BonBon Girls 303 (Chinese: 硬糖少女303 Pinyin: Yìng táng shàonǚ Sān líng sān ) was a Chinese girl group, formed through the 2020 reality show Produce Camp 2020 (Chuang 2020) on Tencent Video. The group consists of seven members: Curley Gao, Zhao Yue, Wang Yijin, Chen Zhuoxuan, Nene/Zheng Naixin, Sally/Liu Xiening and Zhang Yifan. The group officially disbanded on July 4, 2022. 
 
They debuted on July 4, 2020, with the single "BONBON GIRLS". They were managed by Wajijiwa Entertainment.

History

Pre-debut: Produce Camp 2020 

The members participated as one of the 101 trainees in the show Produce Camp 2020 (Chuang 2020) before debuting as members of BonBon Girls 303 on July 4, 2020. Unlike previous seasons who debuted 11 members, the group members have been changed to 7 members.

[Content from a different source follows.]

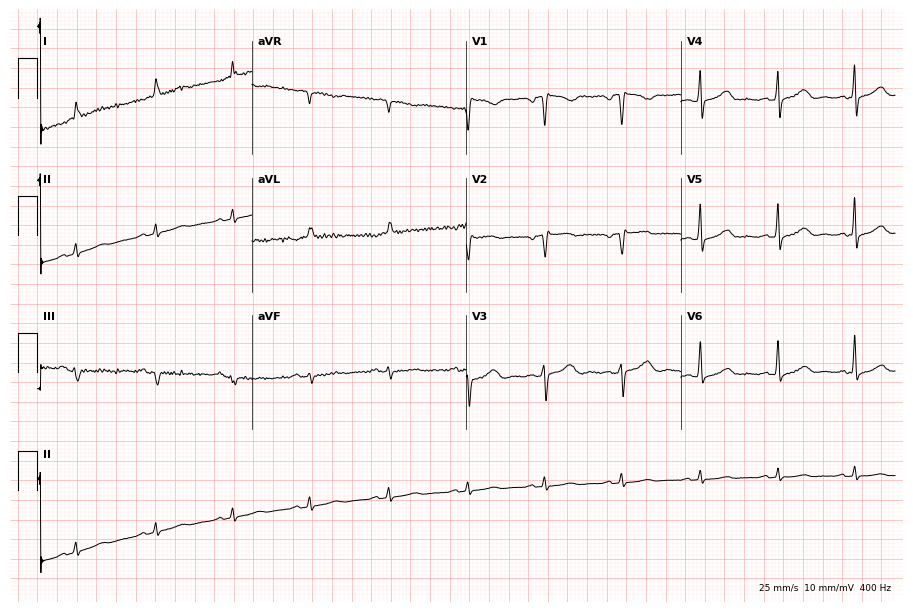
Standard 12-lead ECG recorded from a female patient, 67 years old (8.7-second recording at 400 Hz). None of these six findings is recorded: first-degree AV block, right bundle branch block, left bundle branch block, sinus bradycardia, atrial fibrillation, sinus tachycardia. Other findings, if any, are not listed.
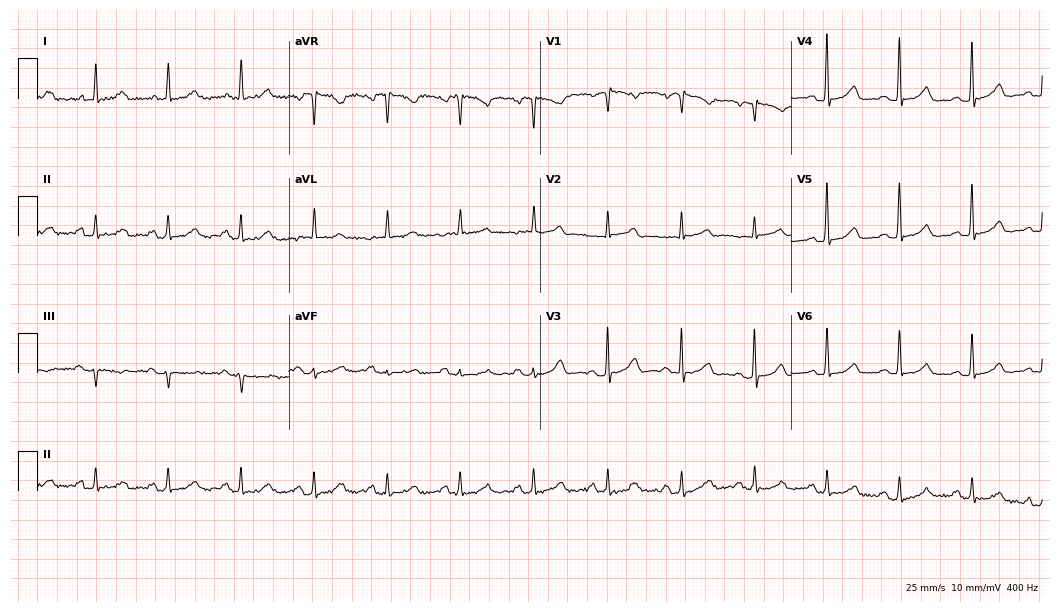
ECG (10.2-second recording at 400 Hz) — a woman, 62 years old. Screened for six findings — first-degree AV block, right bundle branch block (RBBB), left bundle branch block (LBBB), sinus bradycardia, atrial fibrillation (AF), sinus tachycardia — none is recorded.

The final group includes members from different companies: Curley Gao, Zhao Yue, Wang Yijin, Chen Zhuoxuan, Nene/Zheng Naixin, Liu Xiening, and Zhang Yifan.

2020–2022: Debut with The Law of Hard Candy, Fearless Girls, and Bonbon Voyage 
The group released their first EP The Law of Hard Candy (硬糖定律) and its lead single "BONBON GIRLS" on August 11, 2020.

The group released their second EP Fearless Girls (了不起的女孩) and its lead single "SLAY and PLAY" on April 27, 2021.

The group released their third EP BonBon Voyage (别怕，未来会来) and its lead single "Me And My Girls" on May 20, 2022.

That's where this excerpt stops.